_DESCRIPTION OF THE TASK_
A faithful transcript of every entry is required; pictures do not belong in it.

_Records from a data collection_
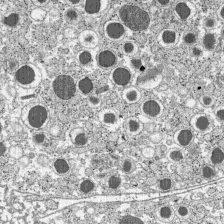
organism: C57BL Mouse
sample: Pancreatic islet
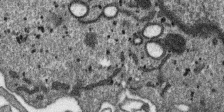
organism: Human
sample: Lung epithelial cells infected with SARS-CoV-2
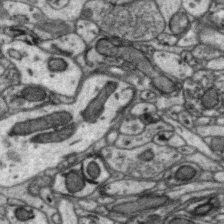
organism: Zebra finch
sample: Brain
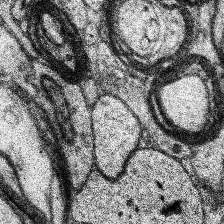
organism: Human
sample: Temporal Lobe
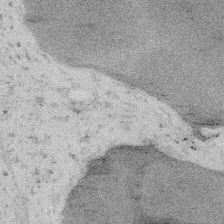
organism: Embia sp.
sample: Silk gland
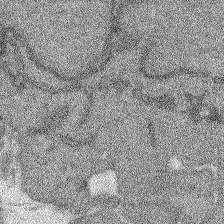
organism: Human
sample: HeLa cells
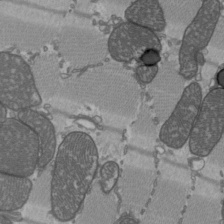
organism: C57BL Mouse
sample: Heart
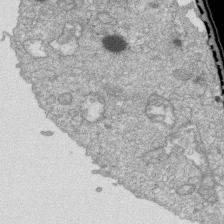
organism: Human
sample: HeLa cell HIV synapse
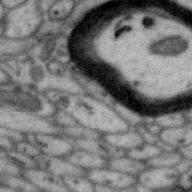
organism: Zebra finch
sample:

_FINISHED EXERCISE_
organism: C57BL Mouse
sample: Pancreatic islet
organism: Human
sample: Lung epithelial cells infected with SARS-CoV-2
organism: Zebra finch
sample: Brain
organism: Human
sample: Temporal Lobe
organism: Embia sp.
sample: Silk gland
organism: Human
sample: HeLa cells
organism: C57BL Mouse
sample: Heart
organism: Human
sample: HeLa cell HIV synapse
organism: Zebra finch
sample:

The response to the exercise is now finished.